The four of us, and particularly Biggles, just had a rather shocking experience. For the sake of public decency there aren’t any photos of the actual event, but please note this post contains content of an adult nature and depictions of profound psychological trauma.

Biggles just had a monstrous erection. You know the tedious bits in the Bible where there’s a whole lot of begatting? Well by the look of his equipment Biggles could have done it all himself and still been finished in time for supper. Here’s the whole 18-rated story.
The morning started with a great park session. The last couple of days we’ve been walking them separately because when they’re together, they run off on a great adventure that gives us the willies really stresses us out. It works like this: I give Beanie some offlead running for a bit while Susan gives Biggles an on-lead walkabout, then we swap. Anyway, this morning Beanie had some good chases with Rannoch and Sophie, and in his offlead session Biggles actually took the lead in a brilliant chase with Penny, Rannoch, Sophie and others. The two of them had a great time, didn’t run off, and came back ready for a good nap in their crates. Perfect.

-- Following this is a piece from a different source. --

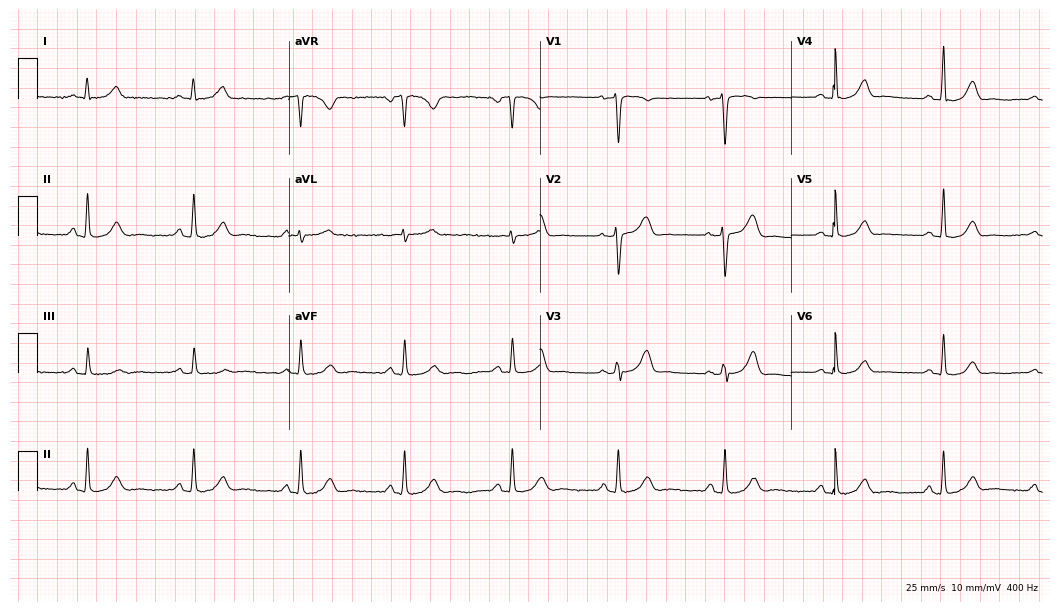
Standard 12-lead ECG recorded from a female, 50 years old. None of these six findings is recorded: first-degree AV block, right bundle branch block, left bundle branch block, sinus bradycardia, atrial fibrillation, sinus tachycardia.

Around lunchtime I could see them stirring, so I let them out, took them downstairs for a loo break, then put them in their “run” outside our office. As I sat at my PC typing away, I could hear a bit of argy-bargy going on. This is normal, and in many ways welcome because in our house silence may be golden, but it’s nearly always naughty too. Well, about fifteen minutes later things went quiet, and out of the corner of my eye I could see Biggles standing motionless on the other side of the baby gate. I got up to check things out.
Biggles was not a happy chappy. He looked kind of hunched, his tail was down, and he had a bewildered expression on his face. Beanie was in her basket, watching him intently, apparently concerned. Had he injured himself during play somehow? I studied him for a few seconds, and then my eyes locked on something that didn’t belong in this picture. In fact the only place it would belong is in a really explicit porn movie. I didn’t actually measure it, but we’re talking easily four inches of angry red sausage. It didn’t look right to me. I’ve seen dogs having a horny moment before, but this.. this was unnatural. I called Susan over for a look but she wasn’t keen on getting anywhere near it. “He’s a boy, you’re boy, it’s your job.”

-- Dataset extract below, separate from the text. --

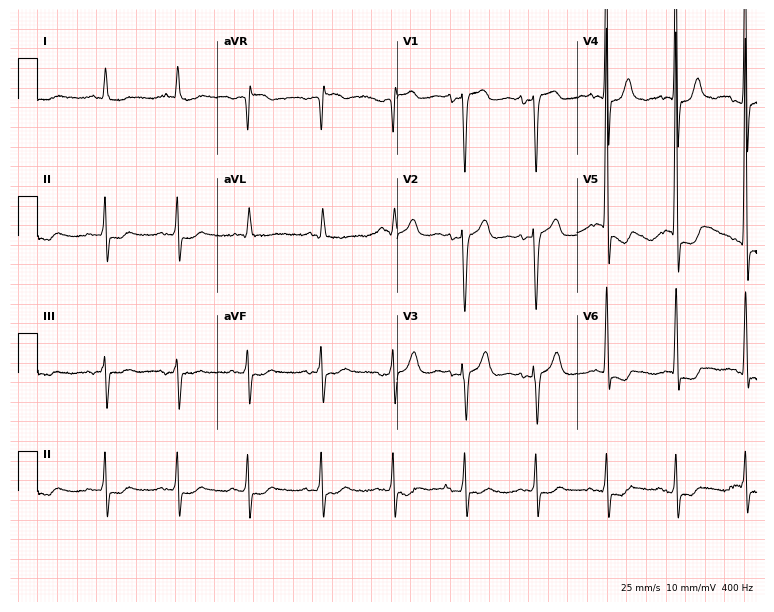
Standard 12-lead ECG recorded from an 81-year-old woman. None of these six findings is recorded: first-degree AV block, right bundle branch block (RBBB), left bundle branch block (LBBB), sinus bradycardia, atrial fibrillation (AF), sinus tachycardia. Findings outside these six are not listed.
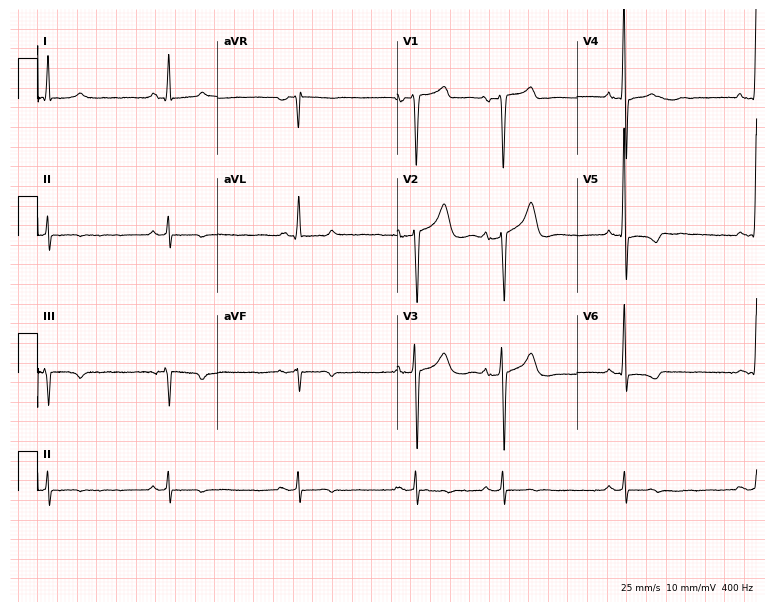
12-lead ECG from a 62-year-old male. Screened for six findings — first-degree AV block, right bundle branch block, left bundle branch block, sinus bradycardia, atrial fibrillation, sinus tachycardia — none is recorded.

I watched quietly for a moment to see if London Bridge was about to fall down, but it seemed quite intent on holding it’s current position. Given all the health scares we’ve had with Beanie, there was one obvious course of action. Susan picked up the phone and called the 24hr helpline that comes with Biggles’ insurance. The conversation that followed was… difficult, for want of a better word. But the veterinary nurse on the other end of the line assured us that it was normal, although given his age, Biggles was probably quite a highly sexed little boy. By the time the call was over, Biggles’ monstrous member had retracted and the panic was over. Shortly afterwards he fell into a deep sleep in his basket, adopting his usual position:
One mystery remains of course: what caused Biggles to have this Mother of All Erections in the first place? Well I can only guess it was Beanie. You see for some time their play has involved Biggles humping Beanie’s head while she twangs his joy department. It’s a painful thing to watch, but not half as painful as seeing that monstrosity this afternoon. I think the four of us are going to need therapy to recover from this one.